This repository contains the supplementary materials, code, and data (application required) for the paper Distortion corrected kernel density estimator on Riemannian manifolds published in the Journal of Computational and Graphical Statistics (JCGS). https://doi.org/10.1080/10618600.2024.2415543
jcgs: The final version of the paper in PDF format.
monash: The paper in the Monash Template format.
R: All scripts and functions used for the simulations (Simulationd.R) and analysis(Electricity2d_0*_*.R).
data: Raw and processed datasets used in the study.
jcgs/figures: Output files, figures, and tables generated from the analysis.

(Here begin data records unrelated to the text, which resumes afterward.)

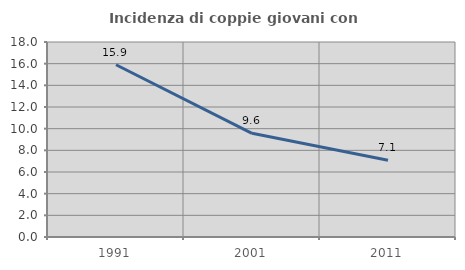
| Category | Incidenza di coppie giovani con figli |
|---|---|
| 1991.0 | 15.901 |
| 2001.0 | 9.573 |
| 2011.0 | 7.091 |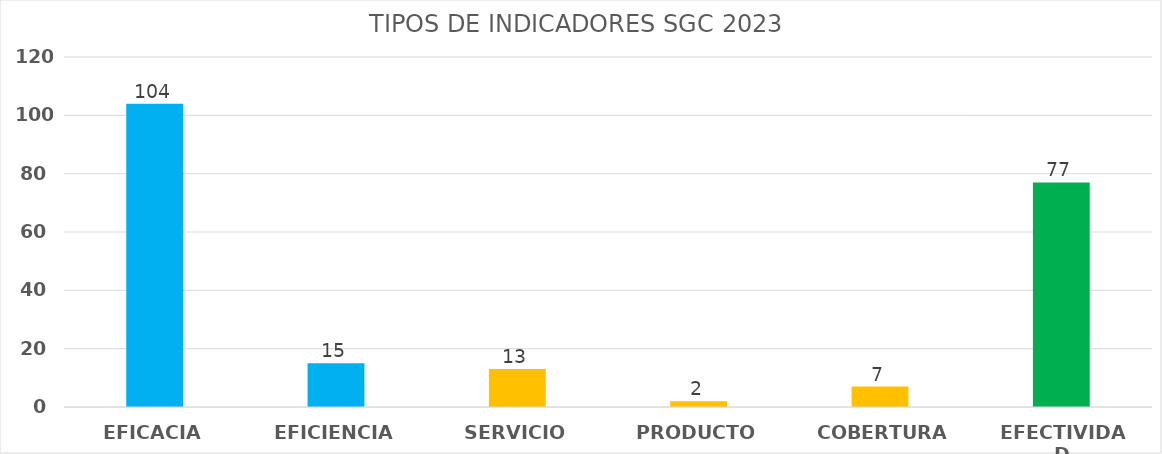
| Category | Series 0 |
|---|---|
| EFICACIA | 104 |
| EFICIENCIA | 15 |
| SERVICIO | 13 |
| PRODUCTO | 2 |
| COBERTURA | 7 |
| EFECTIVIDAD | 77 |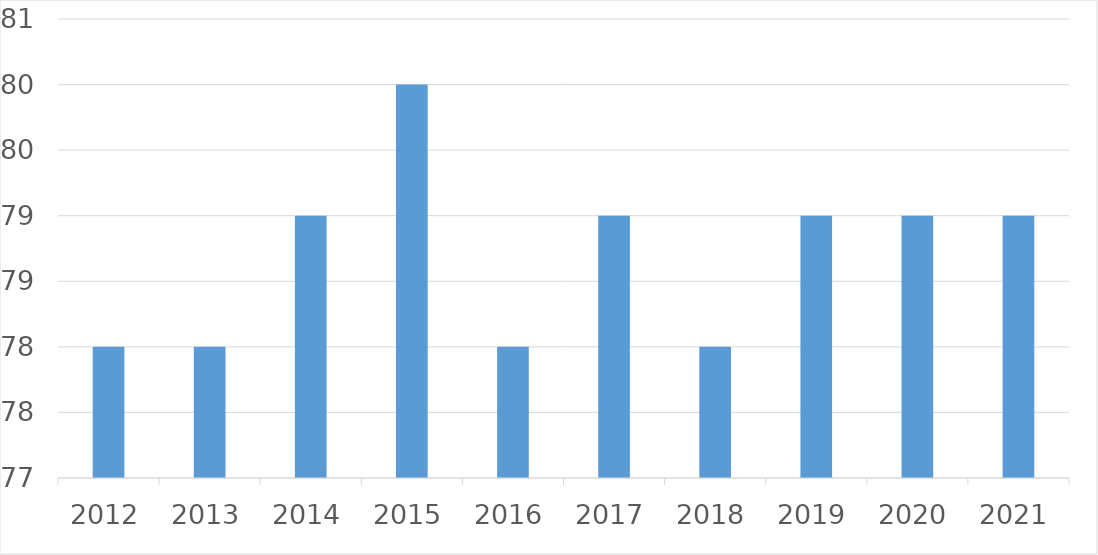
| Category | Series 0 |
|---|---|
| 2012 | 78 |
| 2013 | 78 |
| 2014 | 79 |
| 2015 | 80 |
| 2016 | 78 |
| 2017 | 79 |
| 2018 | 78 |
| 2019 | 79 |
| 2020 | 79 |
| 2021 | 79 |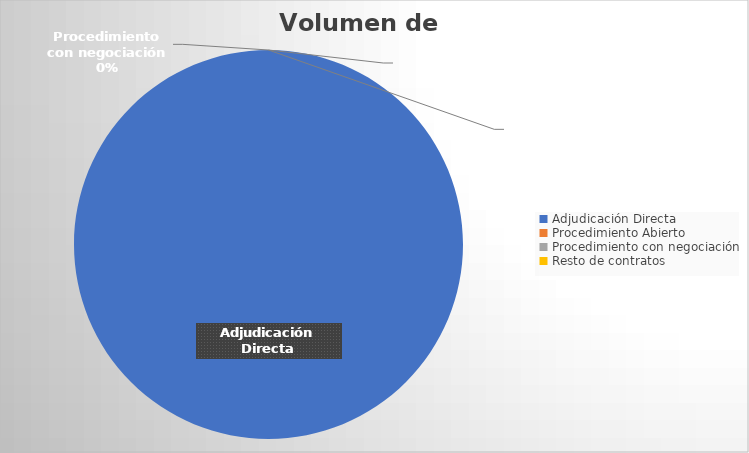
| Category | Series 0 |
|---|---|
| Adjudicación Directa | 1 |
| Procedimiento Abierto | 0 |
| Procedimiento con negociación | 0 |
| Resto de contratos | 0 |

Supplementary Materials: Additional information and extended results not included in the main paper.
R version 4.3.0 or higher
Python version 2.7, 3.5 or 3.6
Anaconda or Miniconda
a C++ compiler such as gcc or g++
If you use this code or data in your research, please cite our paper:
Cheng, F., Hyndman, R. J., & Panagiotelis, A. (2024). Distortion corrected kernel density estimator on Riemannian manifolds. Journal of Computational and Graphical Statistics, 1–19. https://doi.org/10.1080/10618600.2024.2415543
Fan Cheng
Fan.Cheng@monash.edu
Monash University
This project is licensed under the GPL-3.0 license - see the LICENSE file for details.